可能重复：   负号mod正在融化我的大脑！

Possible Duplicate: Mod of negative number is melting my brain!

我在想，如果有什么我试图做一个更好的算法：

I was wondering if there was a nicer algorithm for what I'm trying to do:

wrapIndex(-6, 3) = 0
wrapIndex(-5, 3) = 1
wrapIndex(-4, 3) = 2
wrapIndex(-3, 3) = 0
wrapIndex(-2, 3) = 1
wrapIndex(-1, 3) = 2
wrapIndex(0, 3) = 0
wrapIndex(1, 3) = 1
wrapIndex(2, 3) = 2
wrapIndex(3, 3) = 0
wrapIndex(4, 3) = 1
wrapIndex(5, 3) = 2

我想出了

function wrapIndex(i, i_max) {
        if(i > -1)
            return i%i_max;

        var x = i_max + i%i_max;
        if(x == i_max)
            return 0;

        return x;
    }

有没有一种更好的方式来做到这一点？

Is there a nicer way to do this?

推荐答案

这个解决方案是网点，但执行％两次：

This solution is branchless, but performs % twice:

function wrapIndex(i, i_max) {
   return ((i % i_max) + i_max) % i_max;
}

应该说，假设％的C＃/ Java的行为，即结果具有相同的符号的分红的。有些语言定义剩余计算采取的除数的符号的替代（如 MOD Clojure中）。有些语言有两种变体（ MOD / REM 对Common Lisp中，哈斯克尔等）。大陵68具有％X 它总是返回一个非负数。 C ++离开它到实施直到C ++ 11，现在剩余的标志是（几乎是）完全按照股息标志的规定。

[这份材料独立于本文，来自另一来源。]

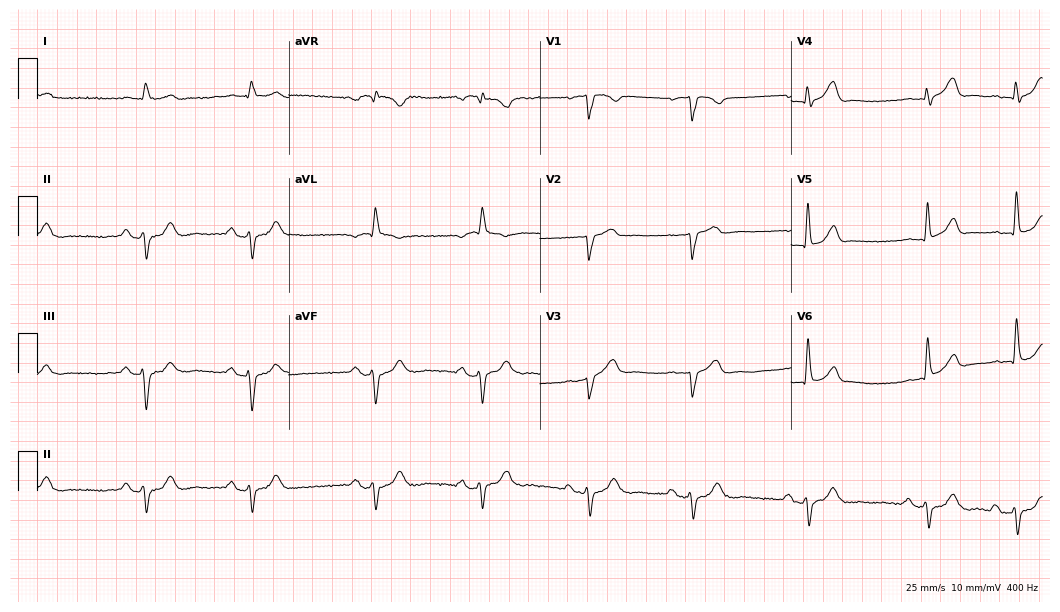
12-lead ECG from a female, 70 years old. Screened for six findings — first-degree AV block, right bundle branch block, left bundle branch block, sinus bradycardia, atrial fibrillation, sinus tachycardia — none is recorded.
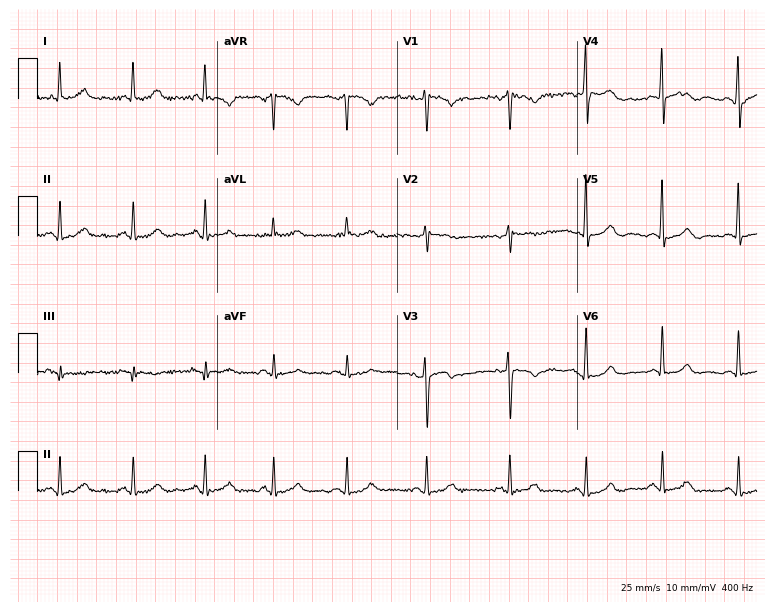
Standard 12-lead ECG recorded from a female patient, 60 years old (7.3-second recording at 400 Hz). None of these six findings is recorded: first-degree AV block, right bundle branch block, left bundle branch block, sinus bradycardia, atrial fibrillation, sinus tachycardia.
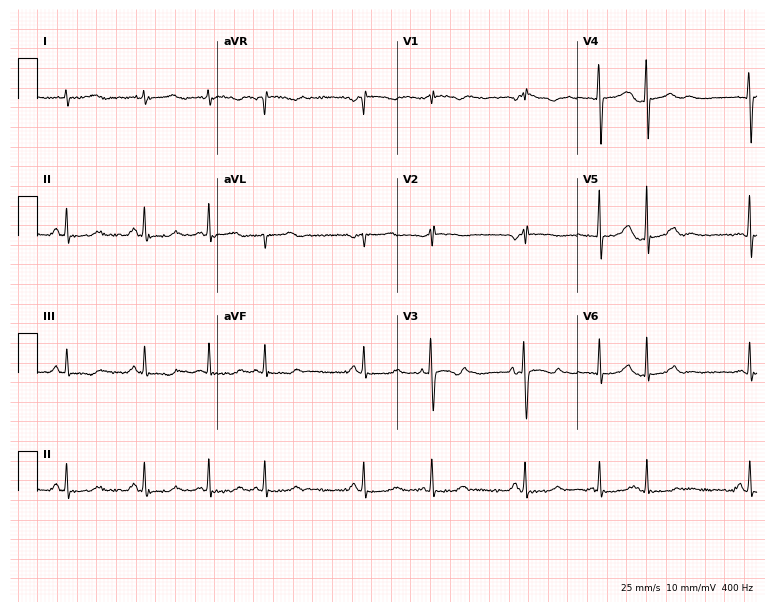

It should be said the C#/Java behavior of % is assumed, i.e. the result has the same sign as the dividend. Some languages define the remainder calculation to take the sign of the divisor instead (e.g. mod in Clojure). Some languages have both variants (mod/rem pair in Common Lisp, Haskell, etc). Algol-68 has %x which always returns a non-negative number. C++ left it up to implementation until C++11, now the sign of the remainder is (almost) fully specified according to the dividend sign.